Она снова хочет скривиться или фыркнуть, но в чужом голосе не замечает ни малейшей нотки иронии, и в груди поднимается какая-то странная волна отвращения, но уже к самой себе. Парень просто хотел убедиться в том, что она сдуру не собирается прыгать с крыши, чтобы потом не соскребать её тело с асфальта, а она, глупая, дала волю эмоциям и накричала на него, даже не выслушав. Этот поступок не превращал Паука в Святого, но непонятный осадок на душе Тейлор всё равно остался. Глупая, глупая, глупая…
Девушка уходит, даже не удостоив его взглядом, и, кажется, слишком громко хлопает дверью. Но это последнее, что сейчас волнует Тейлор, потому что у неё в душе слишком много противоречивых чувств, а в голове — самый настоящий бардак. Этой ночью, прямо сейчас, всего несколькими минутами ранее, она могла попытаться убить Человека-Паука, отомстить ему за Ричи и за сломанную жизнь, предотвратить такую же гибель тысяч чужих судеб, но почему-то этого не сделала. Почему-то стояла и ждала от него каких-то объяснений, после того как унизительно перед ним разрыдалась.

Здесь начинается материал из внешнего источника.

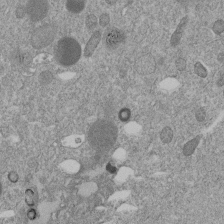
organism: C. elegans
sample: C. elegans embryo early stage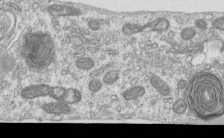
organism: Human
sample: Centriole in RPE cells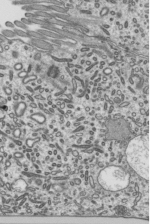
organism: Mouse
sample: Mouse epididymis efferent ductule cilia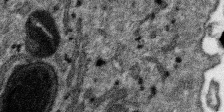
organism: Human
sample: Lung epithelial cells infected with SARS-CoV-2

Тейлор всегда презирала слабых людей, но почему-то именно сейчас сама дала слабину.
Кровать кажется холодной и неуютной, а комната какой-то чужой и неприветливой, но девушка всё равно сильнее кутается в одеяло, уставившись в потолок. Внутри неё, где-то глубоко в груди всё ещё клокочут ненависть и обида, подпитывая и позволяя просыпаться по утрам, но теперь эти чувства кажутся не такими сильными, словно, дав волю эмоциям там, на крыше, девушка смогла слегка успокоить своих внутренних демонов. Но ведь раньше это не помогало, и тому подтверждение — исцарапанные стены и изодранные обои. Что же могло измениться сейчас?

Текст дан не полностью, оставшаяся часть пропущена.